Он добрался домой в пять утра, жутко поскандалил с отцом, еле доплелся до своей комнаты и вырубился. Проспал семь часов и проснулся, ничего не соображая.
Борясь с отупением, Иеронимус пытался припомнить вчерашнюю ночь. Правда, на Луне ночь не так уж отличается от дня. Из-за искусственной атмосферы небо всегда одного и того же красноватого оттенка. Земляне его называют «предрассветные сумерки». И она тоже так говорила. Она… А как ее звали? Что он за парень такой — поцеловал девчонку, а назавтра уже и имени ее не помнит? И ведь не пьяный вроде был… Не пил он.
Иеронимус выглянул из-под одеяла. Часы на захламленном столе показывали двенадцать. Причина его забывчивости явно не в недосыпе.
Зверски воняло машинным маслом. Иеронимус откинул одеяло и с изумлением обнаружил, что не только полностью одет, но и весь измазан какой-то дрянью промышленного происхождения. Зеленоватая маслянистая гадость, грязь, копоть… Белая пластиковая куртка валялась на полу, вся в пятнах машинного масла, бок распорот сверху донизу.

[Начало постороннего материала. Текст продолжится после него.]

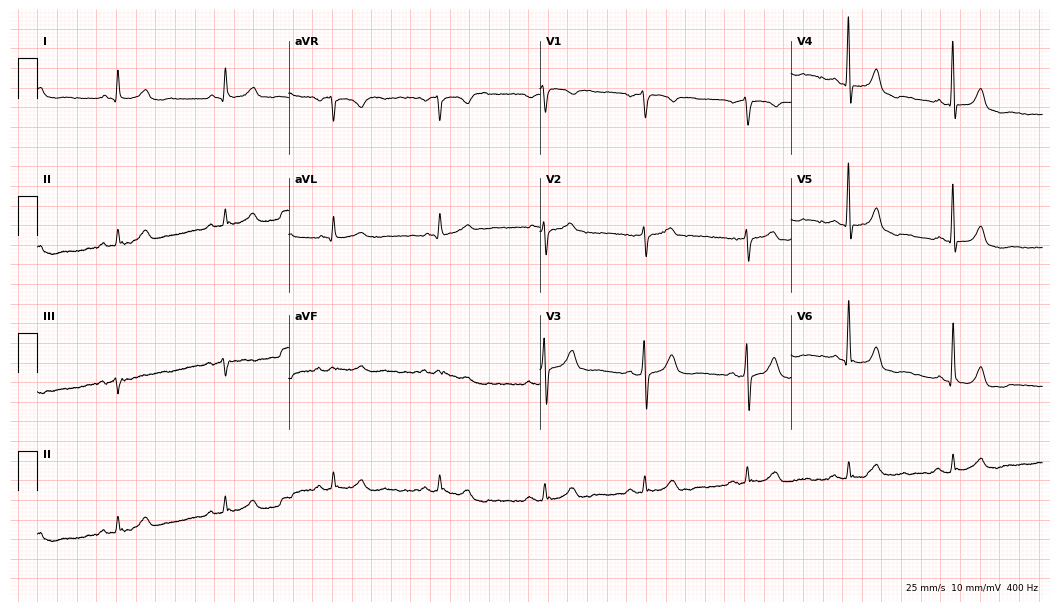
12-lead ECG (10.2-second recording at 400 Hz) from a male patient, 70 years old. Labelled as a normal ECG.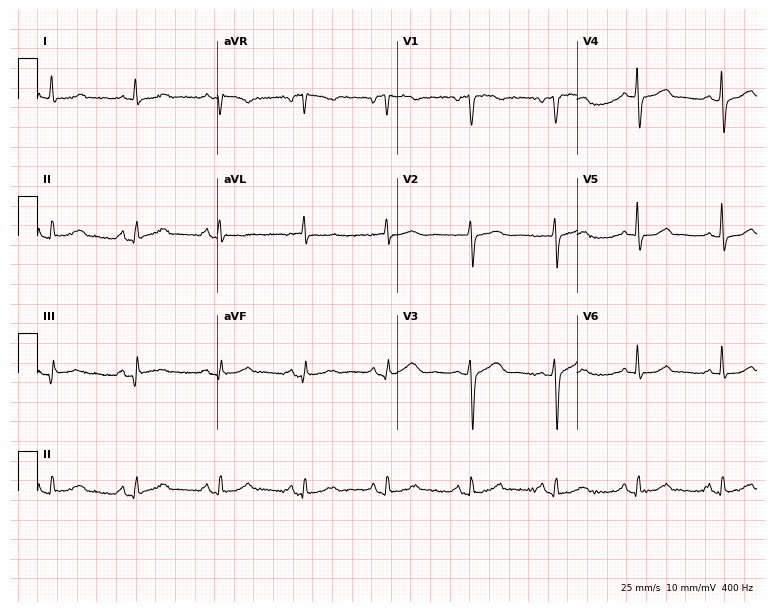
Electrocardiogram (7.3-second recording at 400 Hz), a female, 64 years old. Of the six screened findings (first-degree AV block, right bundle branch block (RBBB), left bundle branch block (LBBB), sinus bradycardia, atrial fibrillation (AF), sinus tachycardia), none is recorded.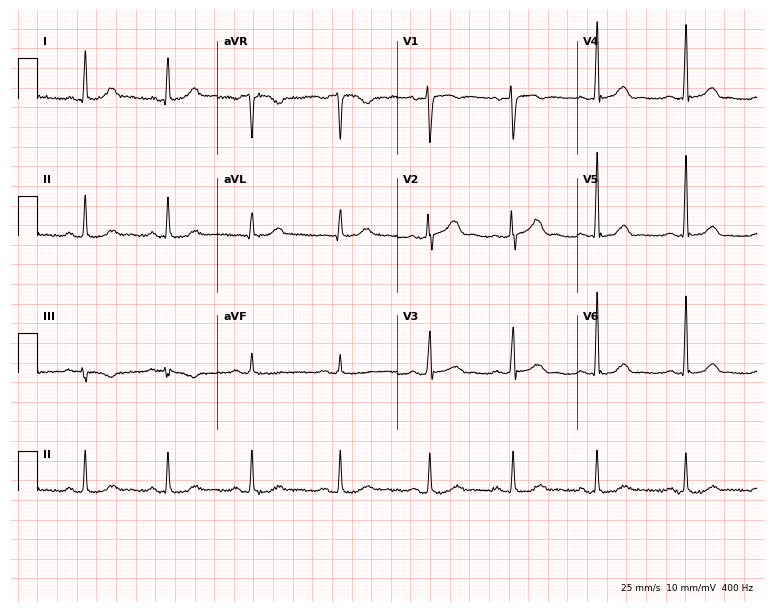
Standard 12-lead ECG recorded from a woman, 42 years old. Read as a normal ECG.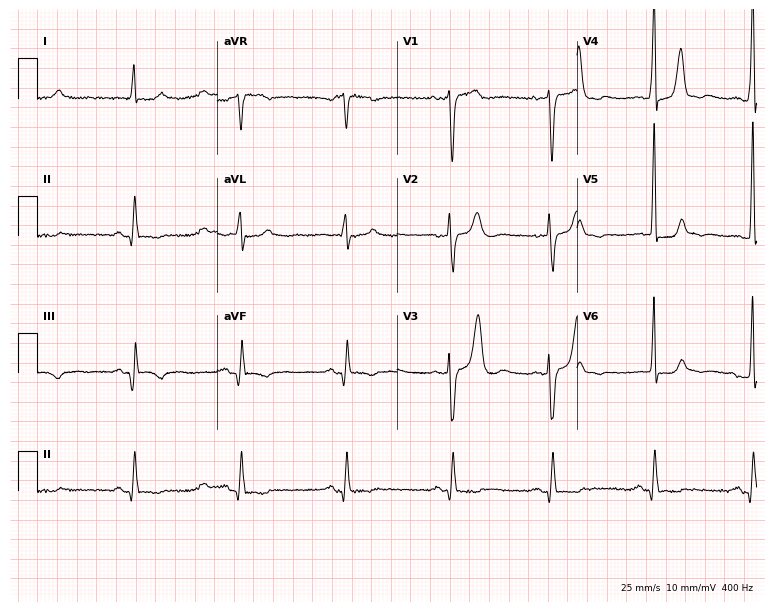
Electrocardiogram, a 79-year-old male. Of the six screened findings (first-degree AV block, right bundle branch block, left bundle branch block, sinus bradycardia, atrial fibrillation, sinus tachycardia), none is recorded. Only these six findings were labelled.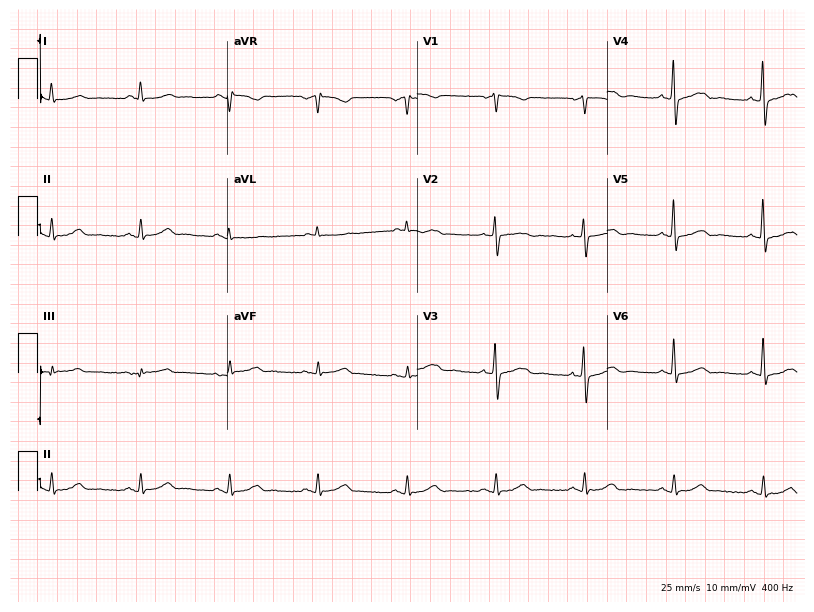
Standard 12-lead ECG recorded from a 67-year-old man (7.7-second recording at 400 Hz). Read as a normal ECG.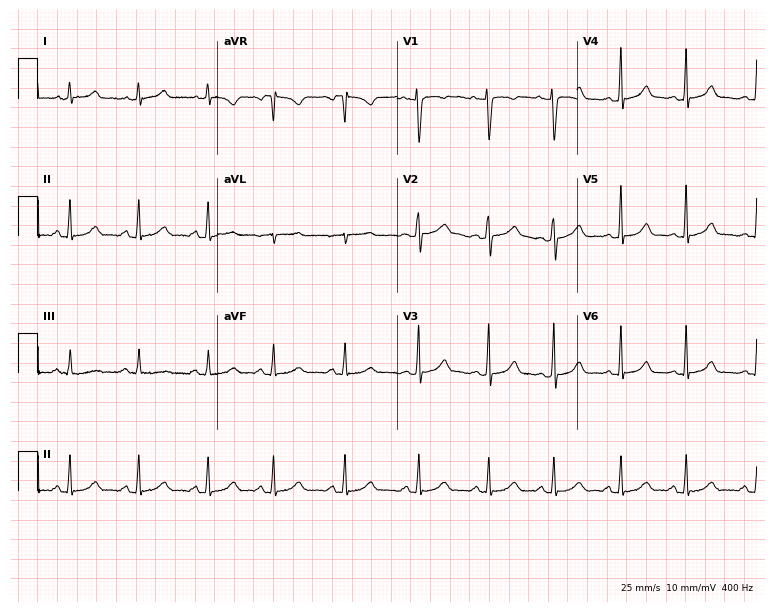
Resting 12-lead electrocardiogram. Patient: a female, 17 years old. Read as a normal ECG.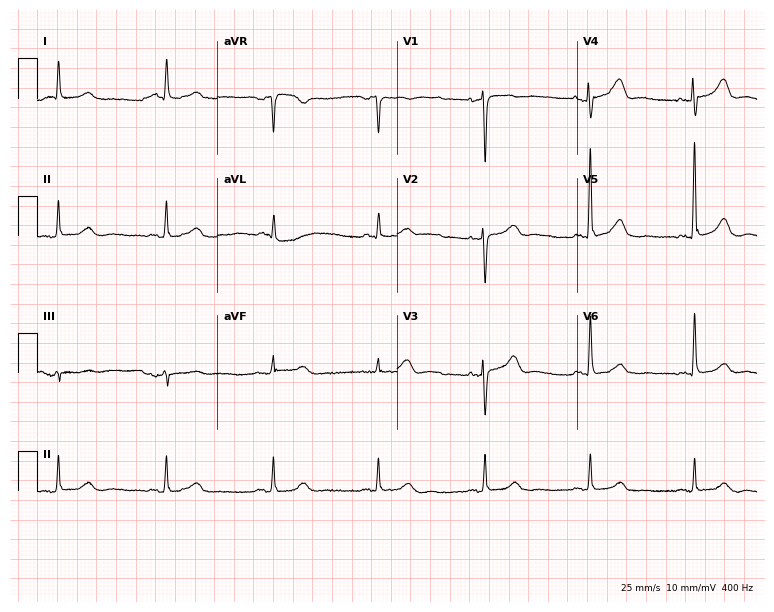
Standard 12-lead ECG recorded from a female patient, 83 years old (7.3-second recording at 400 Hz). Read as a normal ECG.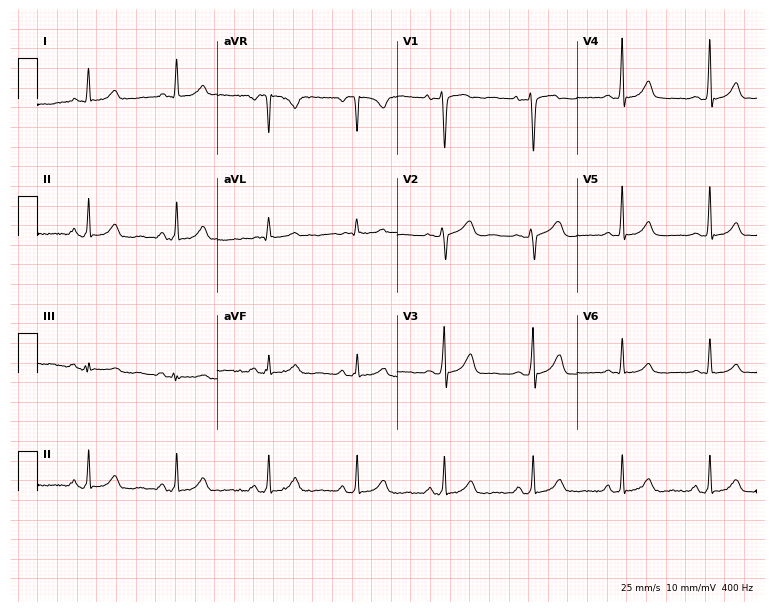
Resting 12-lead electrocardiogram (7.3-second recording at 400 Hz). Patient: a female, 52 years old. None of these six findings is recorded: first-degree AV block, right bundle branch block, left bundle branch block, sinus bradycardia, atrial fibrillation, sinus tachycardia. Findings outside these six are not listed.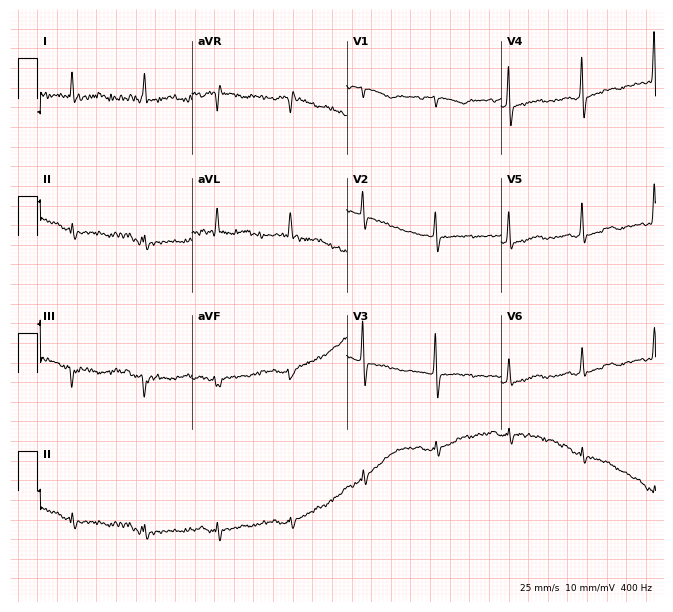
12-lead ECG (6.3-second recording at 400 Hz) from a 69-year-old female. Screened for six findings — first-degree AV block, right bundle branch block (RBBB), left bundle branch block (LBBB), sinus bradycardia, atrial fibrillation (AF), sinus tachycardia — none is recorded.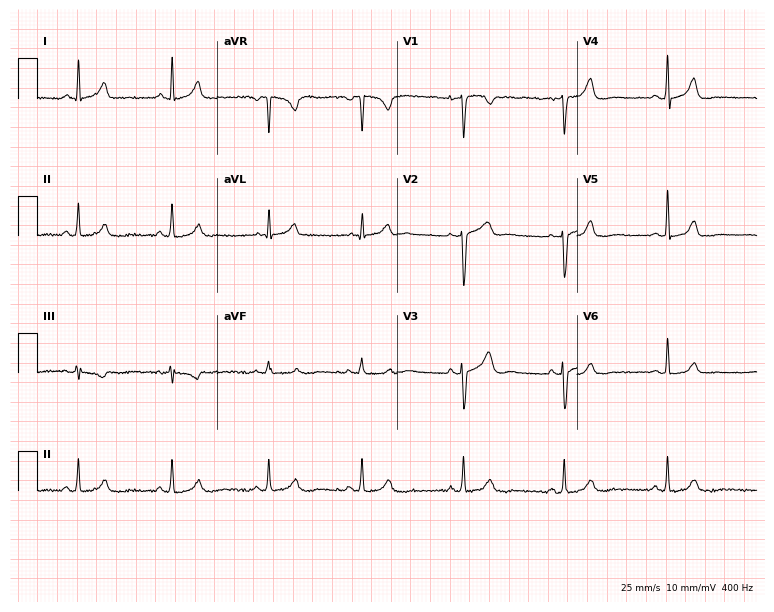
Resting 12-lead electrocardiogram. Patient: a female, 39 years old. Read as a normal ECG.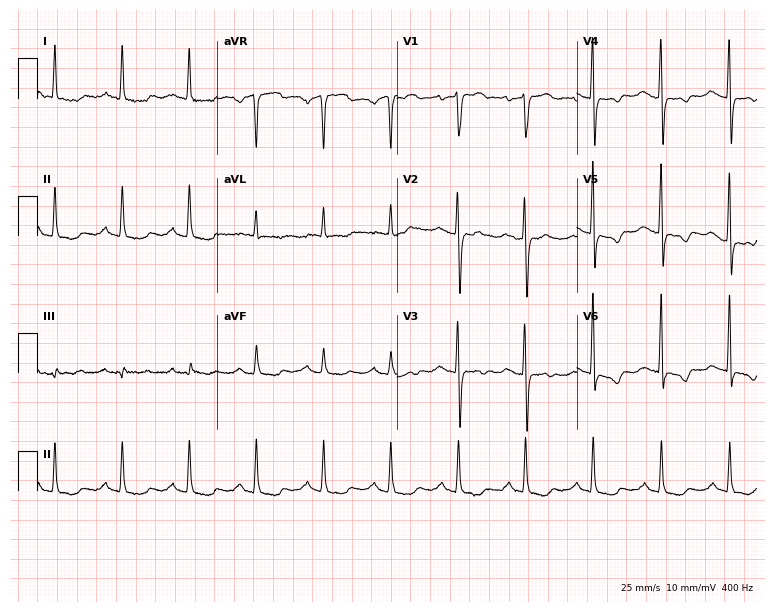
12-lead ECG from a woman, 62 years old. No first-degree AV block, right bundle branch block, left bundle branch block, sinus bradycardia, atrial fibrillation or sinus tachycardia recorded for this tracing. Findings outside these six are not listed.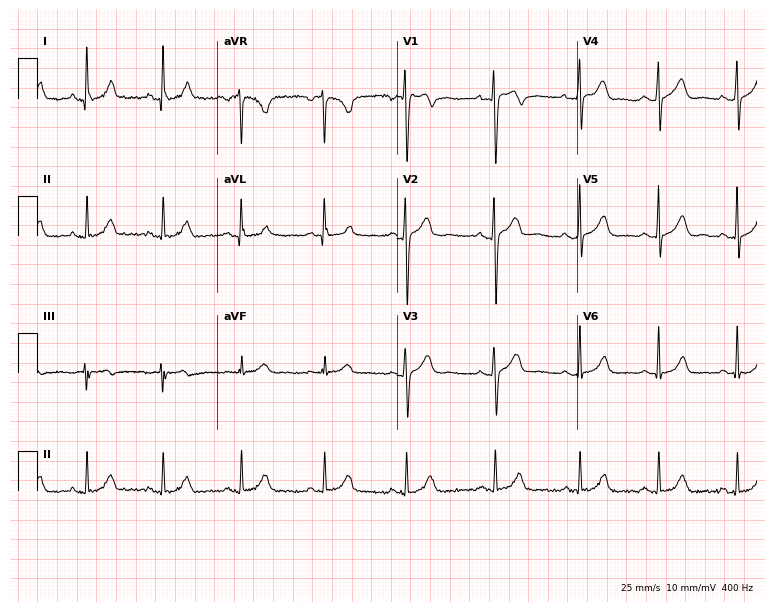
Electrocardiogram, a woman, 18 years old. Overall reading on record: normal ECG.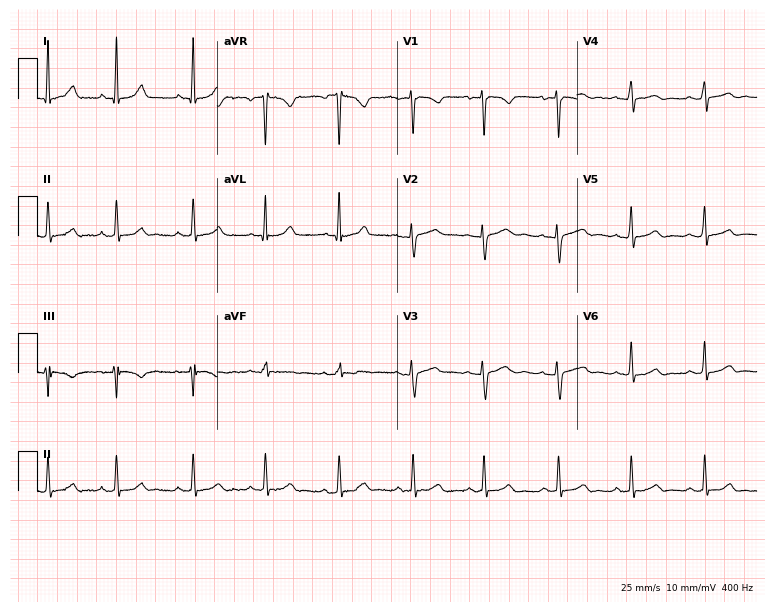
12-lead ECG (7.3-second recording at 400 Hz) from a female patient, 24 years old. Labelled as a normal ECG.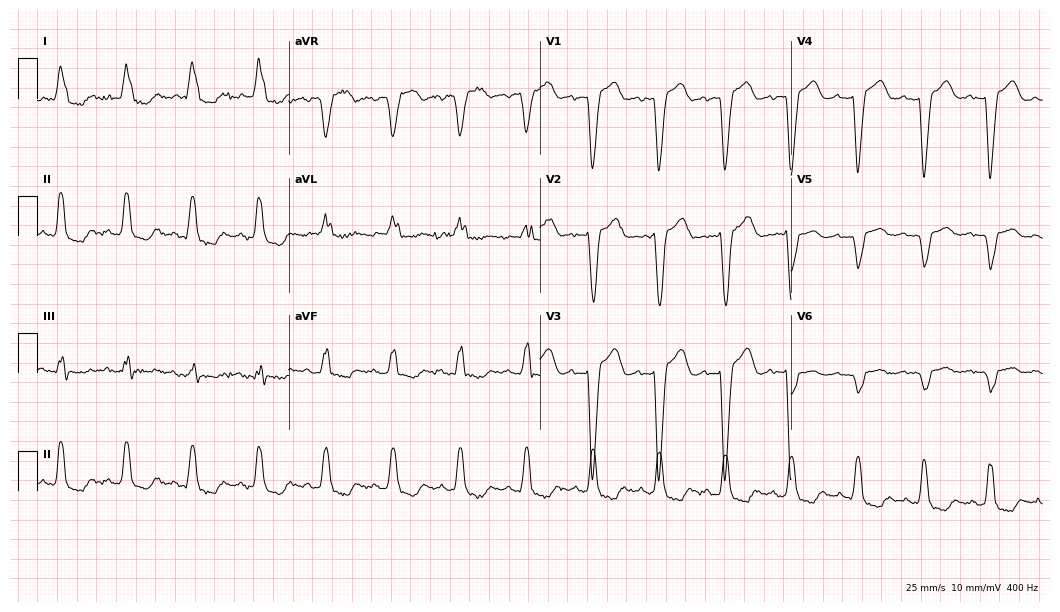
12-lead ECG from a female, 77 years old. Findings include left bundle branch block.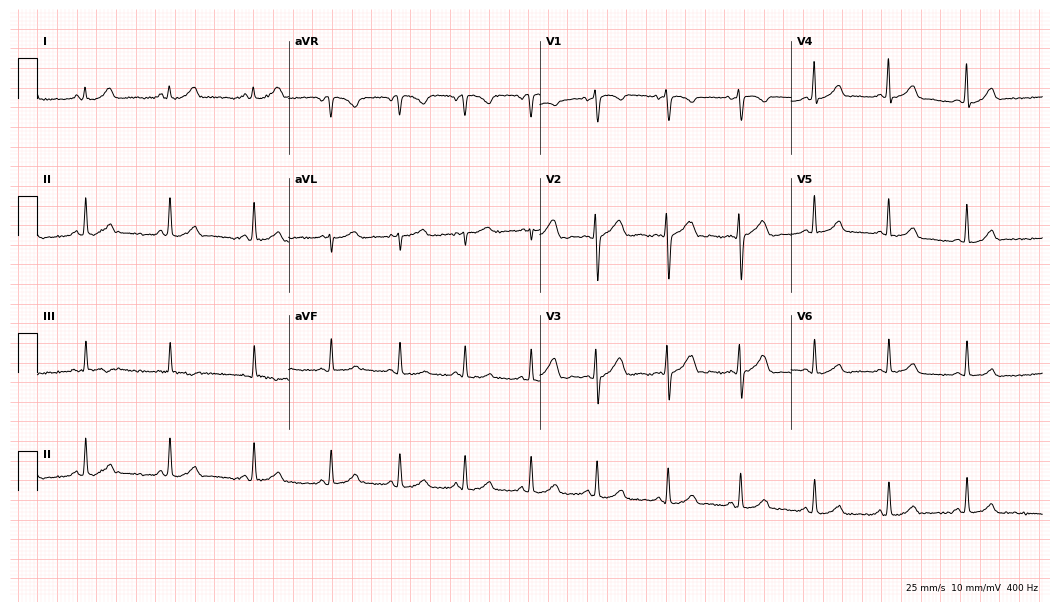
Resting 12-lead electrocardiogram (10.2-second recording at 400 Hz). Patient: a female, 24 years old. Read as a normal ECG.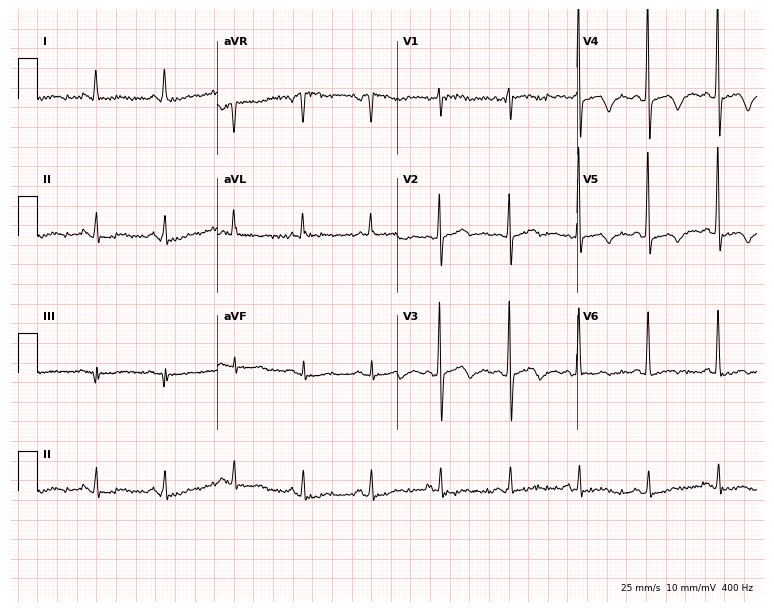
12-lead ECG from a woman, 70 years old. Screened for six findings — first-degree AV block, right bundle branch block, left bundle branch block, sinus bradycardia, atrial fibrillation, sinus tachycardia — none is recorded. Only these six findings were labelled.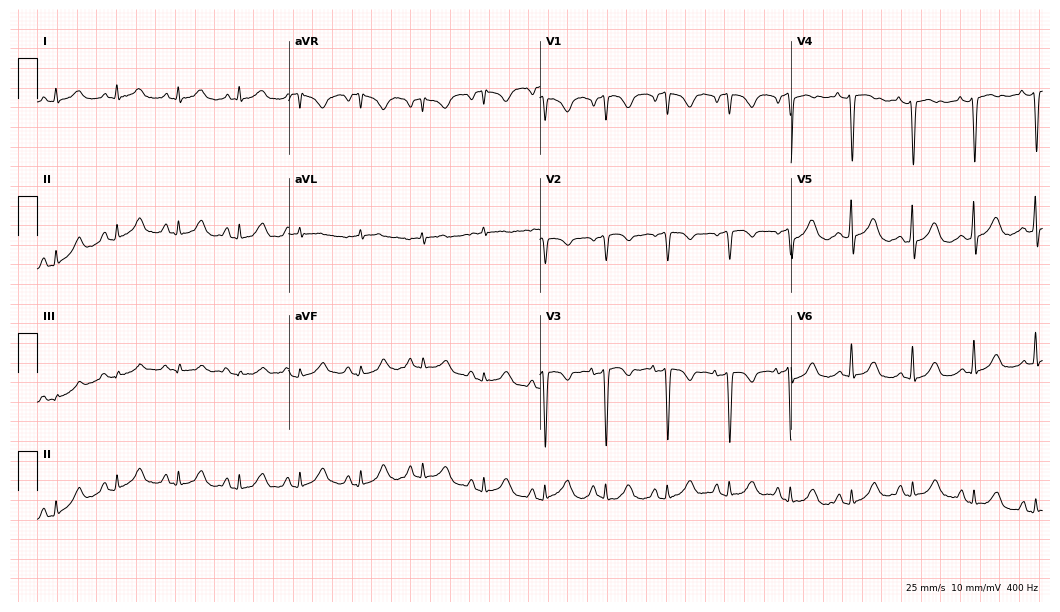
12-lead ECG from a 73-year-old female patient. Screened for six findings — first-degree AV block, right bundle branch block, left bundle branch block, sinus bradycardia, atrial fibrillation, sinus tachycardia — none is recorded. Other findings, if any, are not listed.

Да еще и защитные очки не снял. И так приходится их целыми днями носить, по вечерам Иеронимус обычно срывал с себя эту феями проклятую гадость и швырял куда-нибудь не глядя. Очки он ненавидел. Уродливая штуковина в плотно прилегающей оправе из черной резины. Линзы с фиолетовым отливом. Хотя бы запершись у себя в комнате, можно от них освободиться, а на людях требуется носить обязательно. Закон такой.
Правда, благодаря очкам он познакомился с той земной девочкой. Память понемногу возвращалась. Вчерашний вечер кое-как складывался из кусочков.
Имя у нее тоже было земное. На Луне таких не встретишь — здесь всегда чуть-чуть отстают от земной моды. Вместо имени — целая фраза. Сначала Иеронимус притворялся, что его это ничуть не смущает, а через несколько минут привык. Сейчас, лежа одетый в постели, он злился на себя за то, что никак не может вспомнить имя.
Он уже собрался снять очки и снова заснуть, чтобы еще раз увидеть во сне тот чудесный поцелуй, как вдруг вспомнил все разом.
Не имя девочки — другое, страшное, что они сделали вдвоем. Запретное.
Он закрыл лицо руками.
Ему всего шестнадцать, а жизнь уже кончена. С ума он, что ли, сошел? Спятил окончательно и бесповоротно. То, что они сделали, не просто незаконно. Это автоматический пожизненный приговор. Если узнают, Иеронимуса посадят в тюрьму на обратной стороне Луны, там он и сгинет. Эти поганые очки, что так заинтересовали девочку с Земли, интересуют также и полицию. Очки — сигнал всему лунному обществу, что он — из этих. Стопроцентный лунный мальчик.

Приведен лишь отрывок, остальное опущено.